**** Entries provided
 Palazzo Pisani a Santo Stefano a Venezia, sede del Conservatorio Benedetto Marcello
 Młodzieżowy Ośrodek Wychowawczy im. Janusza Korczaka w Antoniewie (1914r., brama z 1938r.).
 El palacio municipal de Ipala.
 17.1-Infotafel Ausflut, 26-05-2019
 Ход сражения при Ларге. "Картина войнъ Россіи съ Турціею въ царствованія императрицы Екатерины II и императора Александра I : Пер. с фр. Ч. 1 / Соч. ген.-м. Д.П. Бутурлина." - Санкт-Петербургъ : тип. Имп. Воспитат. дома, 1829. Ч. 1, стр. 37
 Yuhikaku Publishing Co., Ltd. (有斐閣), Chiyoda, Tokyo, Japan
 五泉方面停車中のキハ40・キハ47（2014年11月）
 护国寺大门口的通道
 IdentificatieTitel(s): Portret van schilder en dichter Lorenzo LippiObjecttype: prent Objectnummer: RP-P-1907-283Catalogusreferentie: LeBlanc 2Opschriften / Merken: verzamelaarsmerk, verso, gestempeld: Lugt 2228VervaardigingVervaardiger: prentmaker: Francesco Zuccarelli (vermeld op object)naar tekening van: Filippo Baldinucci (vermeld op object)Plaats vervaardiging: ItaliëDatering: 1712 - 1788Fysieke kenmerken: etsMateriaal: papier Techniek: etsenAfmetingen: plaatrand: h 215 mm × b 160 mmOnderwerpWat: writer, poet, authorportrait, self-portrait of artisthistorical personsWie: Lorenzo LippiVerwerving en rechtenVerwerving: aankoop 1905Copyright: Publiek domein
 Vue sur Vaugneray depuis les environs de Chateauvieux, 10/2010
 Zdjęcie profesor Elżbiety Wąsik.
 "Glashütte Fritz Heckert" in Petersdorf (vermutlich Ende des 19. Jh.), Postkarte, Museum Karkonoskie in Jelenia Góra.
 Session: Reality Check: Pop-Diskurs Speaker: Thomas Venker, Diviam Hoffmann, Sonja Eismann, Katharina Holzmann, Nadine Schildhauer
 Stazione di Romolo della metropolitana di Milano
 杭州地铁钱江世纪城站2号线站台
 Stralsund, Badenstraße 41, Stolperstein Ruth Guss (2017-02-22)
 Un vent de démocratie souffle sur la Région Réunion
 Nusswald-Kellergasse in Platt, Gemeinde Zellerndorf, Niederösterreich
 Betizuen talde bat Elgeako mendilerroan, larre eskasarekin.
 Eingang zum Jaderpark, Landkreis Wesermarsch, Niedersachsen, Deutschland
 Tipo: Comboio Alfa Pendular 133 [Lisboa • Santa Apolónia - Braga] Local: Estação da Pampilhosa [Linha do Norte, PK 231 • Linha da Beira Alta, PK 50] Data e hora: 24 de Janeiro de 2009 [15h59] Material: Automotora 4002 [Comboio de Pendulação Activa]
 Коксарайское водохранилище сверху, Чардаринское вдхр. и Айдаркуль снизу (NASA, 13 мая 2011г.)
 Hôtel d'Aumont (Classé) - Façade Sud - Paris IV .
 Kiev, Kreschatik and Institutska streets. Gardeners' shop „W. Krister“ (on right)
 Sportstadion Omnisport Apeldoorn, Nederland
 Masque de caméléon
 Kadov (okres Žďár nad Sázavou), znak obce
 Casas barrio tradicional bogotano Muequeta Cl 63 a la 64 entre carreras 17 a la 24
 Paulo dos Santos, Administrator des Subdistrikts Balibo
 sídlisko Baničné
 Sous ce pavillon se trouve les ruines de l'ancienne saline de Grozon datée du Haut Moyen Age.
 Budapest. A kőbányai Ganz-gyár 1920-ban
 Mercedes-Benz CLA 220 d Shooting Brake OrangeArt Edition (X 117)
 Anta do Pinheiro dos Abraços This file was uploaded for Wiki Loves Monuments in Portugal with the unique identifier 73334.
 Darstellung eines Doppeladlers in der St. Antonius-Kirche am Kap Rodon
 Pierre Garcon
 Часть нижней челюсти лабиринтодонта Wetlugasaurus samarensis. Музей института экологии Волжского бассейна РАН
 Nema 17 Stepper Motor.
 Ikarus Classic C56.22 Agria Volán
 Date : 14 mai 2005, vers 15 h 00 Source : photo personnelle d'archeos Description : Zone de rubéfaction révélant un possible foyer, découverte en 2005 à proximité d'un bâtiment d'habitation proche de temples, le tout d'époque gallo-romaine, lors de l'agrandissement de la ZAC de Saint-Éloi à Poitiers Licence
********
What should be returned is the run of lines from the first line of the material through the line containing "Ход сражения при", exact and inclusive, and nothing else.

Written answer ::
 Palazzo Pisani a Santo Stefano a Venezia, sede del Conservatorio Benedetto Marcello
 Młodzieżowy Ośrodek Wychowawczy im. Janusza Korczaka w Antoniewie (1914r., brama z 1938r.).
 El palacio municipal de Ipala.
 17.1-Infotafel Ausflut, 26-05-2019
 Ход сражения при Ларге. "Картина войнъ Россіи съ Турціею въ царствованія императрицы Екатерины II и императора Александра I : Пер. с фр. Ч. 1 / Соч. ген.-м. Д.П. Бутурлина." - Санкт-Петербургъ : тип. Имп. Воспитат. дома, 1829. Ч. 1, стр. 37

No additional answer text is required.